Hi there, any update. I'm using goaccess for squid's and i have the same issues Thanks in advance

1585736718.968 1 xxx.xxx.xx.xx TCP_DENIED/407 4066 CONNECT clients1.google.com:443 - HIER_NONE/- text/html 1585736722.804 0 xxx.xxx.xx.xx TCP_DENIED/407 4066 CONNECT clients1.google.com:443 - HIER_NONE/- text/html 1585736726.437 0 xxx.xxx.xx.xx TCP_DENIED/407 3894 CONNECT prod.global.ssl.fastly.net:443 - HIER_NONE/- text/html 1585736729.681 1 xxx.xxx.xx.xx TCP_DENIED/407 3930 GET http://www.msftncsi.com/ncsi.txt - HIER_NONE/- text/html 1585736736.278 9340 xxx.xxx.xx.xx TCP_TUNNEL/200 5537 CONNECT prod.global.ssl.fastly.net:443 dorlan FIRSTUP_PARENT/201.220.211.68 - 1585736738.764 1 xxx.xxx.xx.xx TCP_DENIED/407 3894 CONNECT prod.global.ssl.fastly.net:443 - HIER_NONE/- text/html 1585736748.551 5140 xxx.xxx.xx.xx TCP_DENIED/407 3828 CONNECT 193.37.254.172:554 - HIER_NONE/- text/html 1585736748.984 0 xxx.xxx.xx.xx TCP_DENIED/407 4066 CONNECT clients1.google.com:443 - HIER_NONE/- text/html 1585736752.825 1 xxx.xxx.xx.xx TCP_DENIED/407 4066 CONNECT clients1.google.com:443 - HIER_NONE/- text/html 1585736753.566 10146 xxx.xxx.xx.xx TCP_DENIED/407 3939 CONNECT 79.142.76.221:22 - HIER_NONE/- text/html

sudo goaccess /var/log/nginx/access.log --log-format='%x.%^ %~ %L %h %^/%s %b %m %U %^' --date-format=%s --time-format=%s Token '' doesn't match specifier '%h' Token '' doesn't match specifier '%h' Token '' doesn't match specifier '%h' Token '' doesn't match specifier '%h' Token '' doesn't match specifier '%h' Token '' doesn't match specifier '%h' Token '' doesn't match specifier '%h' Token '' doesn't match specifier '%h' Token '' doesn't match specifier '%h' Token '10146' doesn't match specifier '%h' Format Errors - Verify your log/date/time format

allinurl commented 3 years ago

It looks like this was fixed starting in v1.3. I tested this out in the latest v1.4.3 against the attached file posted here and works as expected. It did not work in v1.2 around the time this was reported.

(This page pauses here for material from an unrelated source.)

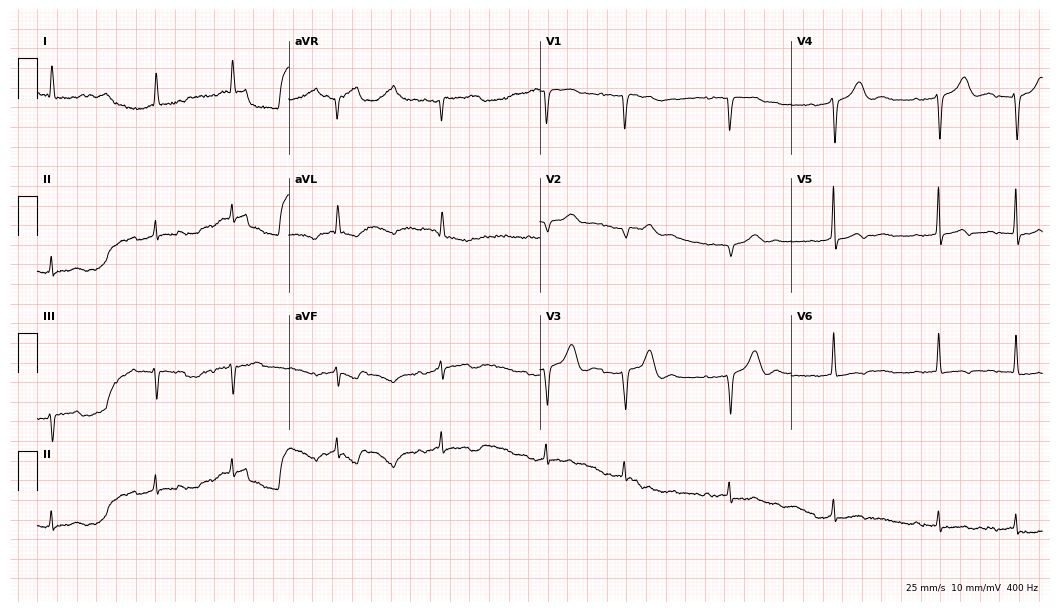
ECG — an 85-year-old female. Screened for six findings — first-degree AV block, right bundle branch block, left bundle branch block, sinus bradycardia, atrial fibrillation, sinus tachycardia — none is recorded. Other findings, if any, are not listed.
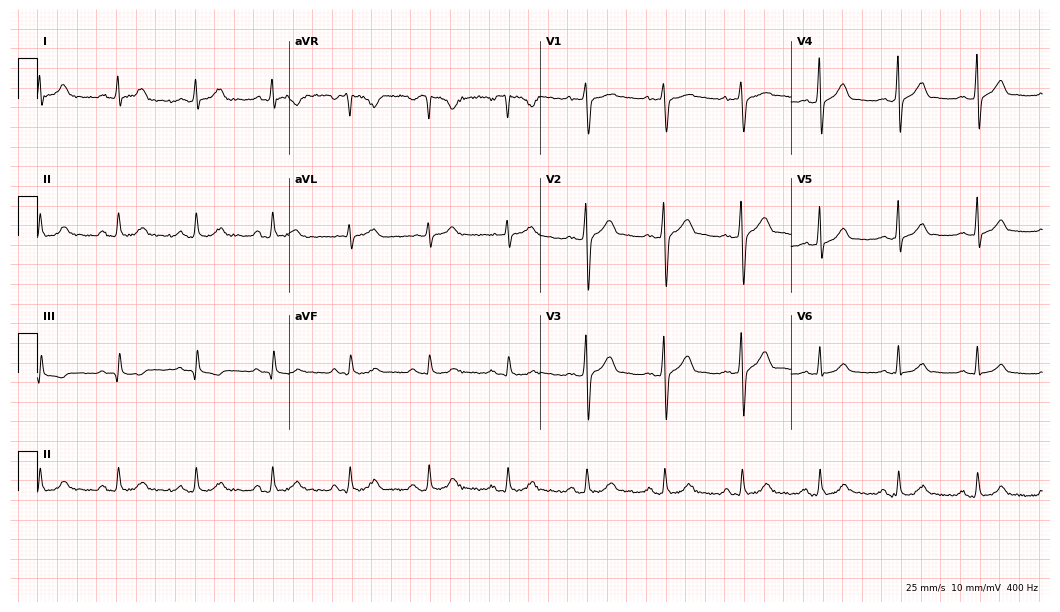
Resting 12-lead electrocardiogram. Patient: a 40-year-old male. Read as a normal ECG.

2020-12-16-213714_659x498_scrot

The command used was:

goaccess squid.log --log-format='%x.%^ %~%L %h %^/%s %b %m %U %^' --date-format=%s --time-format=%s --http-protocol=no --ignore-panel=BROWSERS --ignore-panel=OS --ignore-panel=REFERRING_SITES

Closing this. Feel free to reopen it if needed.